662.1: Summaries to be provided of any likely contribution to the broad aims of GridPP from the CDT: AM/RJ for Manchester, JC for Cambridge, DB for Glasgow. Done.

663.1: RJ will discuss with Stephan about reducing the number of sites and confirm if they are happy to acknowledge CPU deriving from these sites is part of the pledge. Done.
663.2: PG will canvas sites to ascertain when they want to spend money and determine how disk will be phased out. Ongoing.
663.3: RJ and DC will advise how the experiments want disk divided for the start of Run 3 (Alice and LHCb are resolved). Ongoing.
663.4: PC will publish our input to Balance of Programmes Review on GridPP website. Ongoing.
663.5: GS will respond on availability for proposed date of 13 September for Tier1 review. Ongoing.
663.6: PC will confirm to DK the number of staff from Edinburgh that should attend CHEP. Done.
663.7: RJ will send information to DK on CHEP talks and posters accepted. Done.
663.8: JC will examine GridPP staff roles/service/areas of expertise. Ongoing.
663.9: AM will share baseline of interfaces he will draw up for UKT0 participating sites before a F2F in June. Ongoing
663.10: AM will share list of interfaces which experiments need to be able to participate in the UKT0 service. Ongoing.

ACTIONS AS OF 16.04.18

656.1: DK will report before the end of February on any actions GridPP should take to comply with GDPR. (UPDATE: DK circulated slides) Ongoing.

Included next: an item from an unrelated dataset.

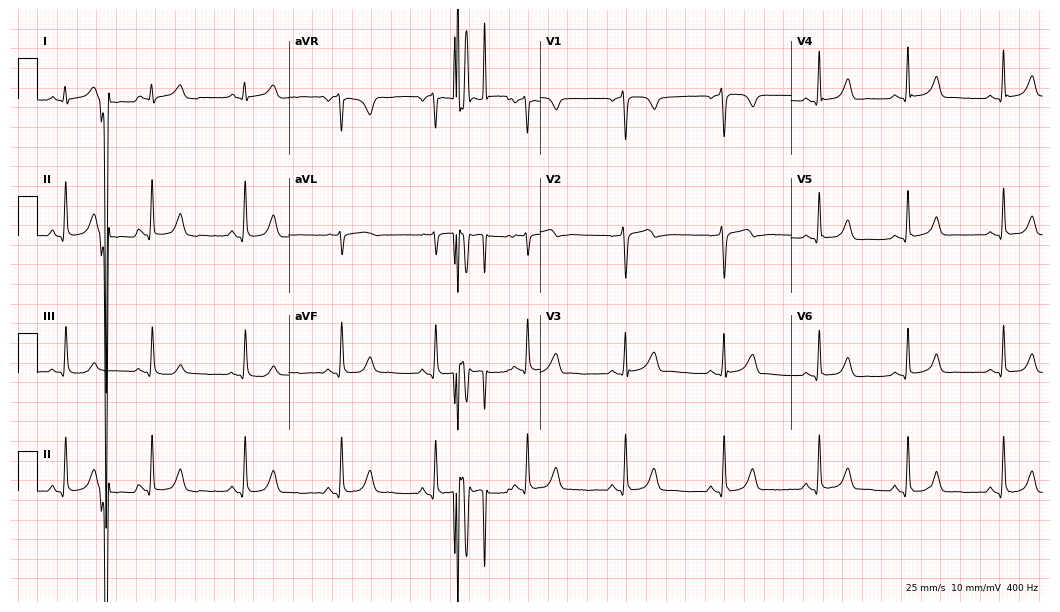
ECG (10.2-second recording at 400 Hz) — a female, 24 years old. Labelled as a normal ECG.
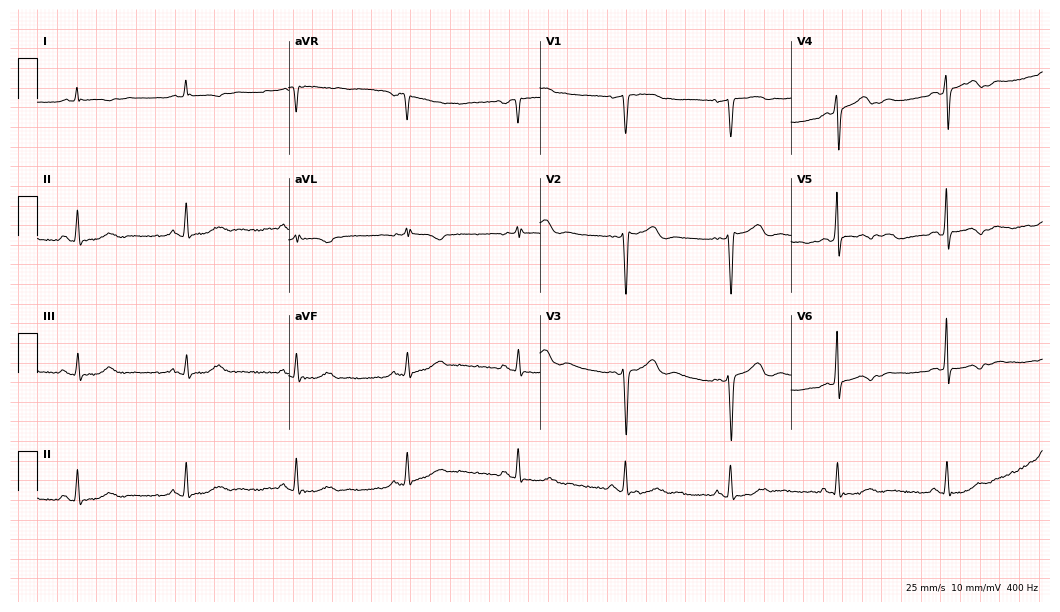
12-lead ECG from a female, 60 years old. Screened for six findings — first-degree AV block, right bundle branch block, left bundle branch block, sinus bradycardia, atrial fibrillation, sinus tachycardia — none is recorded.

663.2: PG will canvas sites to ascertain when they want to spend money and determine how disk will be phased out. Ongoing.

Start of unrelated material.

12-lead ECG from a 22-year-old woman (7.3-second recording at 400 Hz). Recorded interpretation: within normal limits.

663.3: RJ and DC will advise how the experiments want disk divided for the start of Run 3 (Alice and LHCb are resolved). Ongoing.
663.4: PC will publish our input to Balance of Programmes Review on GridPP website. Ongoing.
663.5: GS will respond on availability for proposed date of 13 September for Tier1 review. Ongoing.
663.8: JC will examine GridPP staff roles/service/areas of expertise. Ongoing.
663.9: AM will share baseline of interfaces he will draw up for UKT0 participating sites before a F2F in June. Ongoing
663.10: AM will share list of interfaces which experiments need to be able to participate in the UKT0 service. Ongoing.
665.1: AD will raise issues relating to (VENDOR) delivery of h/w with Lindsay and Martin
665.2: AD will produce Procurement schedule for the coming FY to build in an additional month to buffer any delays in the future.
665.3: DB will follow up with RJ on the Atlas post.